# need help on e-bay - printing shipping label



## snowcap (Jul 1, 2011)

I was printing a shipping label and my printer messed up.E-bay has charged me once , but now it will only let me print if I let it charge me again. 
Of course I don't want to pay for the extra label. What do I do now?


----------



## Cabin Fever (May 10, 2002)

Click: MyEbay > Sold > More actions > View order details > Void shipping label

Once you've voided the shipping label, Paypal should give you a refund. Then, you can print a new label.


----------



## snowcap (Jul 1, 2011)

Yes, I got one voided, Tryed to print another one and the same thing happened again. It charges for them but won't print it.
(SERVICE NOT AVAILABLE)
I don't want to try that again. If I do it again I'll be going over the amount of the transaction as it is. I don't want to tie up my funds trying to figure this out.
I am sure I'll get refunded eventually.
Some one said to try later. You all just need to be aware this happening, if you are selling on e-bay.


----------



## clovis (May 13, 2002)

Are you trying to print the new Parcel Select? You can't print PS yet...not until March. 
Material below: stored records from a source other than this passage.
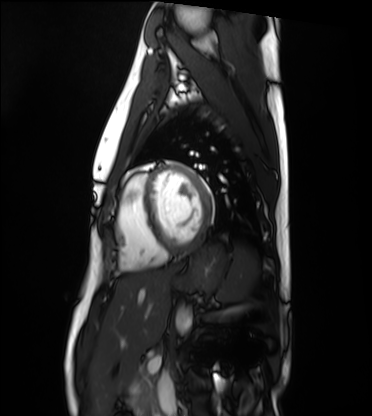
modality = cardiac MRI, subject group = healthy volunteer.
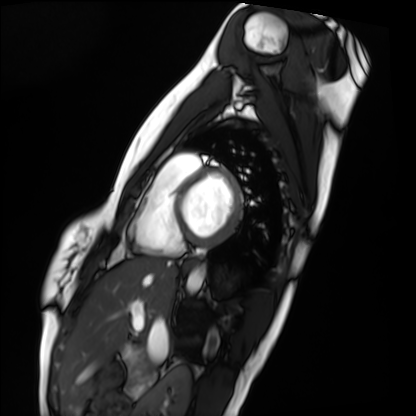
Cardiac MRI. Subject group: healthy volunteer.
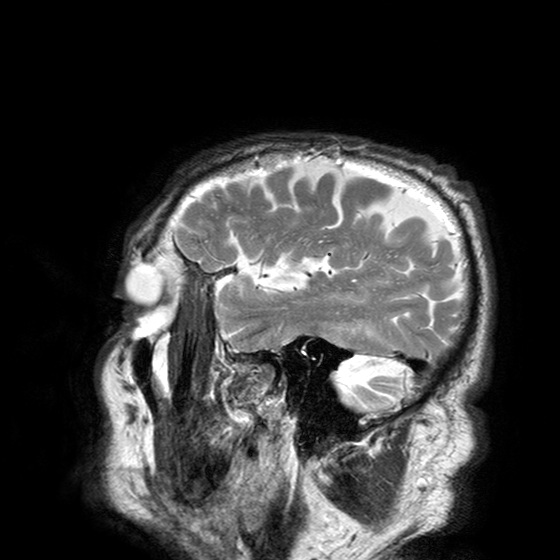
| field | value |
|---|---|
| modality | 3 Tesla brain MRI |
| series | T2-weighted turbo spin echo with SENSE |
| study | ring-enhancing brain masses |
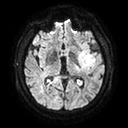
modality:
  type: brain MRI
  field_strength: 3T
series: diffusion tensor imaging (medium iso)
study_topic: ring-enhancing brain masses
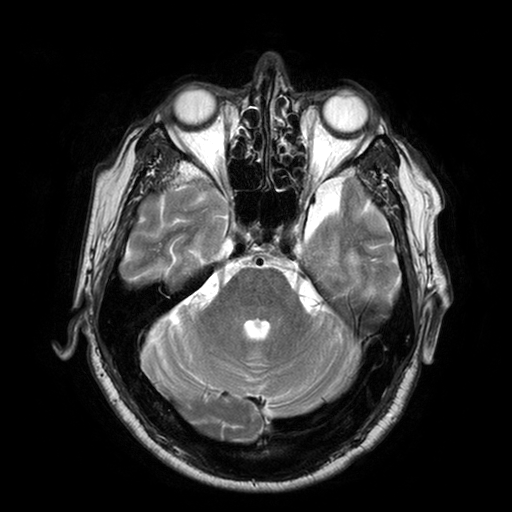
Q: What kind of scan is this?
A: 3 Tesla brain MRI.
Study: ring-enhancing brain masses.
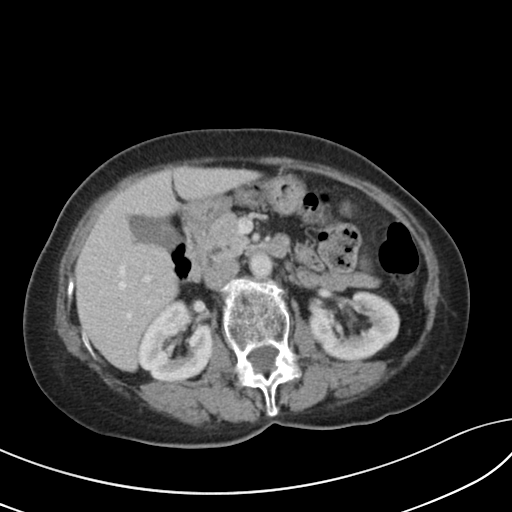
modality — multiphase abdominal CT, liver, portal venous phase | patient — female, age 67 | history — viral hepatitis.
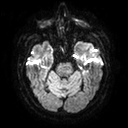
Q: What kind of scan is this?
A: 3 Tesla brain MRI.
Q: Series?
A: Diffusion tensor imaging (medium iso).
Study: ring-enhancing brain masses.
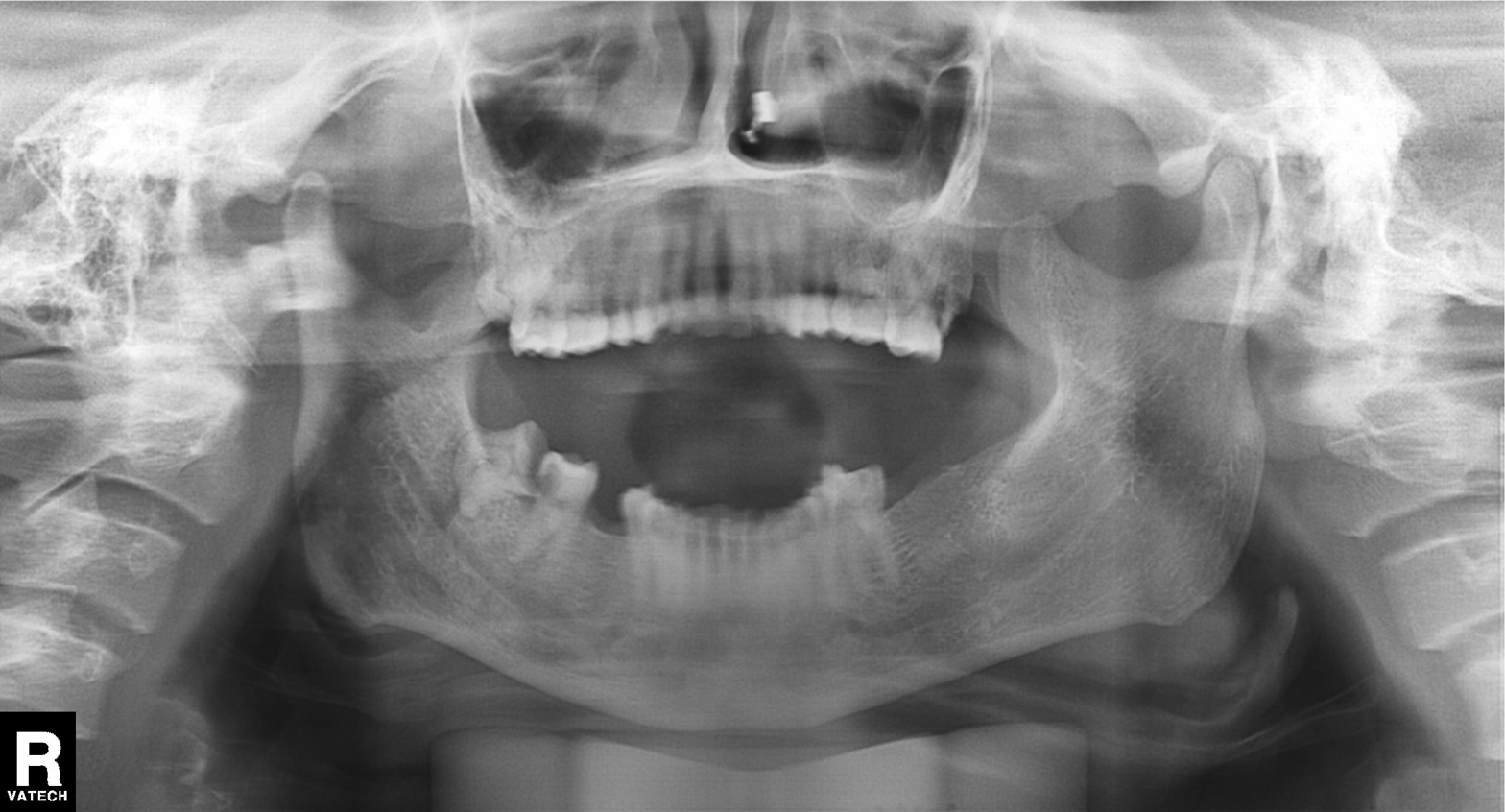
Clinical context:
Panoramic dental radiograph (orthopantomogram).
Assessment:
Dental caries (cavities).

There should also be a "Reprint Label" option also.


----------



## snowcap (Jul 1, 2011)

No, e-bay shipping label printing is down till sunday. I was trying to pring a small box flat rate. 
it was chargeing with out printing, but they have turn it all off now.


----------



## ErinP (Aug 23, 2007)

Down til Sunday?? 
I printed three labels this morning...


----------



## happychick (Sep 20, 2010)

For future reference...
If you're having trouble printing labels, you do not have to be billed twice. Restart your printer and computer, that eliminates many glitches. Then, to reprint your ebay shipping label, go to my ebay selling > shipping labels > and click the down arrow on 'more options'. There you will find 'reprint label'. No voiding needed.


----------